I would like to show that two problems are equivalent, so that by solving one of them I get the optimal solution to the second. Formally, I'm trying to prove that: $$ \min_{\mathbf{x,y}\in\mathbf{X\times Y}}\; f(\mathbf{x,y})\; =\; \min_{\mathbf{x}\in\mathbf{X}}\; \min_{\mathbf{y}\in\mathbf{Y}} f(\mathbf{x,y}) $$ where $f$ is a closed, proper, convex function and $\mathbf{X,Y}$ are closed convex sets. Is this generally possible? So far I have the "easy" direction: $$ \min_{\mathbf{x}\in\mathbf{X}}\; \min_{\mathbf{y}\in\mathbf{Y}} f(\mathbf{x,y})=\min_{\mathbf{x}\in\mathbf{X}}\; \min_{\mathbf{x,y}\in\mathbb{R}^n\times\mathbf{Y}} f(\mathbf{x,y})\leq \min_{\mathbf{x}\in\mathbf{X}}\; \min_{\mathbf{x,y}\in\mathbf{X\times Y}} f(\mathbf{x,y}) = \min_{\mathbf{x,y}\in\mathbf{X\times Y}} f(\mathbf{x,y}) $$ where the first inequality is due to the fact that $\big(\mathbf{X\times Y}\big)\subseteq\mathbb{R}^n\times\mathbf{Y}$ and the second equality is since we already minimized w.r.t. $\mathbf{x}$, hence the inner minimization produced a solution which is already optimal in $\mathbf{x}$.
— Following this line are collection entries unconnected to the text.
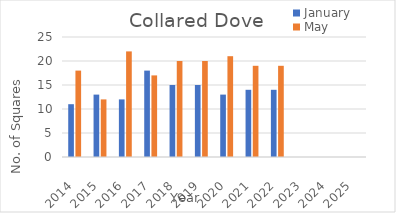
| Category | January | May |
|---|---|---|
| 2014.0 | 11 | 18 |
| 2015.0 | 13 | 12 |
| 2016.0 | 12 | 22 |
| 2017.0 | 18 | 17 |
| 2018.0 | 15 | 20 |
| 2019.0 | 15 | 20 |
| 2020.0 | 13 | 21 |
| 2021.0 | 14 | 19 |
| 2022.0 | 14 | 19 |
| 2023.0 | 0 | 0 |
| 2024.0 | 0 | 0 |
| 2025.0 | 0 | 0 |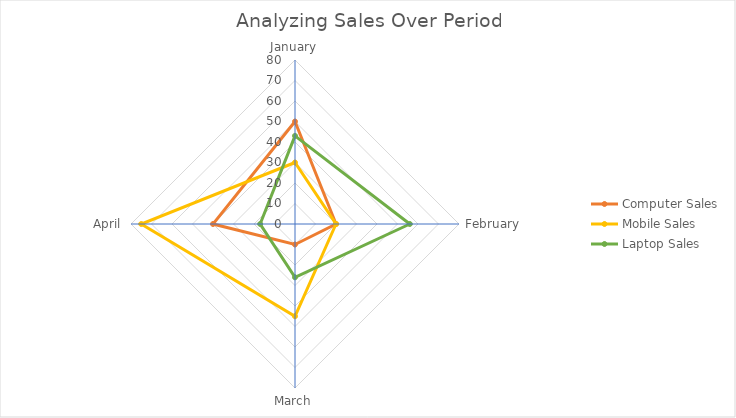
| Category | Computer Sales | Mobile Sales | Laptop Sales |
|---|---|---|---|
| January | 50 | 30 | 43 |
| February | 20 | 20 | 56 |
| March | 10 | 45 | 26 |
| April | 40 | 75 | 17 |

However I'm not sure how to get the opposite direction. Does anyone have any ideas? Maybe a different technique should be used?
Since you have minimums, they are reached at optimal points $\mathbb x^*$ and $\mathbb y^*$ ; and the value of the $\min$s is the value of $f$ at these points.
Note that if your sets and functions aren't convex and instead of minimums you have infimums (which aren't necessarily reached), this results still holds ; but instead of using points $\mathbb x^*, \mathbb y^*$ you have to use sequences that converge towards the right value, and be careful when taking the limit of limits...